Just how fucked am I?

Unpacking linux-image-2.6.18-4-686 (from …/linux-image-2.6.18-4-686_2.6.18.dfsg.1-11_i386.deb) …
Done.

My colo box consists of xen.xcski.com, the dom0 which controls the others, and then xen1, xen2 and xen3 which are the domUs. Because it was way easier to do it this way, the dom0 is running Debian “etch” (aka “testing”), while the domUs are running Debian “sarge” (aka “stable”). The problem with using “testing” is that there are frequent updates, way more frequent than with “stable”). The problem with remote updates is if something fucks up, there isn’t any easy way to fix it. Usually that’s not a problem.

Today’s upgrades include a new xen kernel. But it says it’s installing a new kernel, leaving the existing one there. So it shouldn’t be a problem, right? Well, I was wrong. It downloaded the upgrades, then got to the “unpacking” stage and hung. I can’t ssh to the dom0. I can’t kill the upgrade. It’s not responding to the munin probes. The only thing I can think of is doing a power cycle and maybe scheduling a site visit. But the domUs are running fine. So why would I do anything drastic while the real meat of the colo box is still going fine?

I don’t know what to do. Wait and see, I guess.

Another fun day

My colo facility contacted me on Wednesday to say that this weekend they’d be moving my machine to a new rack, and also that they’d gotten a new IP range and I had to switch over to the new range soon, but they’d let me have both IPs for the switch over.

So today my system suddenly went off the air. I was sort of expecting it, but I didn’t see any shutdown messages because they just three-finger-saluted it. After a couple of hours, I phoned for an update, and was told that they’d just powered it up. But it still wasn’t responding to pings, until I mentioned to them that eth0 and eth1 are in the opposite order than what you’d expect.

Once it came up, I tried to configure an eth0:1 using the new IP. That actually seemed to work on the dom0, so then I tried to do it on my domU. That seemed to work too.

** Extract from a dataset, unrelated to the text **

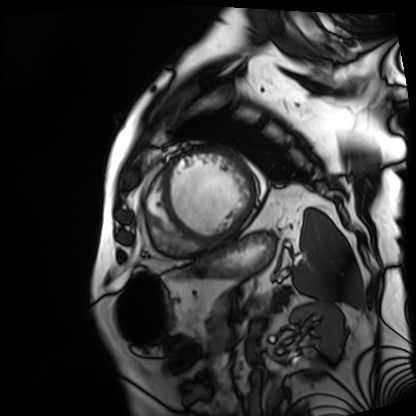
Summary: Cardiac MRI. Subject group: patient.
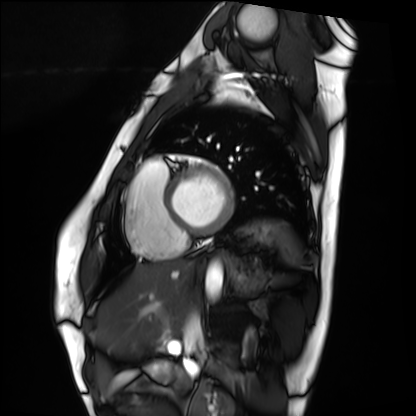
Summary:
Cardiac MRI. Subject group: healthy volunteer.

I was able to ssh into both ips on both the dom0 and the domU. So I thought I’d swap the domU ips around, so the new one was eth0, and the old one was eth0:1, which would make it easier to get rid of the old one when I don’t need it any more. So I changed it in /etc/network/interfaces and rebooted.

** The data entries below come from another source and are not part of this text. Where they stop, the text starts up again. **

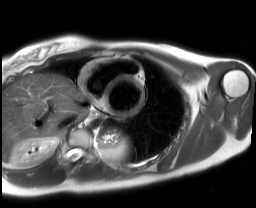
Cardiac MRI. Subject group: healthy volunteer.
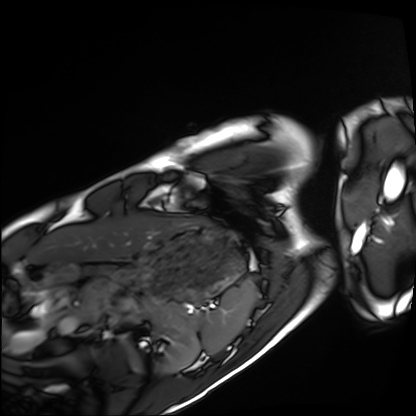
modality: cardiac MRI
subject group: healthy volunteer
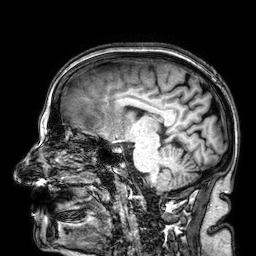
Summary: 3 Tesla brain MRI. Series: 3D T1-weighted. Study: ring-enhancing brain masses.

But then suddenly things started going pear shaped. The domU was refusing to boot with an error about being unable to find /dev/hda1. On the dom0, “ifconfig” would just hang. And then it stopped responding at all. Now I was in full panic mode. I called Annexa and Dave called the guys who were doing the rack move and convinced them to go back to the facility. I met them there, and found that my poor box wasn’t even responding on the KVM. We power cycled it, and found that it wasn’t starting the domUs, and also that while it started up eth0 and eth0:1, it didn’t start the virtual bridge interfaces (peth0, vif0.0, vif7.0, vif8.0, vif9.0, xenbr0). That’s not good. It appears that Xen doesn’t like the extra interface or something. So I got rid of eth0:1, changed eth0 to the new IP, and rebooted. This time, it started up and so did the domUs.

I was still having a bit of problem with my personal domU – it didn’t want to resolve. Evidently somewhere along the way I’d decided to remove this program “resolvconf” that is supposed to maintain your name resolution for you, and when I did it had replaced my resolv.conf with one that looks like it was copied from my home machine. So I fixed that and things sort of worked, but in spite of the fact that I had the old IP on eth0:1 it wasn’t answering on it.

So it looks like I’m up and running, but I can’t use the old IPs. So you’re not going to see this until your DNS cache updates and you see the updates I made over at zoneedit.com.

USB speed confusion

Every time my external USB disk disconnects itself (like it did after a short power glitch on Wednesday), I have to google the kernel message to see if it remounted with USB 2.0 speed or the slower USB 1.1 speed. I just can’t seem to keep straight in my head whether “USB full speed” or “USB high speed” is the good one.

Note to self: it’s “USB high speed”.

I think.

Dear GoDaddy

I set up “automatic domain renewal” so that I wouldn’t have to take any action, or indeed have to think about it, when one of my domains comes up for renewal. So why do you send me four identical emails within 10 minutes telling me that one of my domains is coming up for renewal? I don’t need to know, that’s why I told you to take care of it! Even one message would have been more than sufficient. But do you really need to blast one to the technical contact, one to the billing contact, one to the registrant and one to the email address on the account? What the fuck is the purpose of having a separate “billing contact” if you’re going to write every email possibly associated with the account about a billing issue. It’s called “billing contact” for a reason, fuckwads.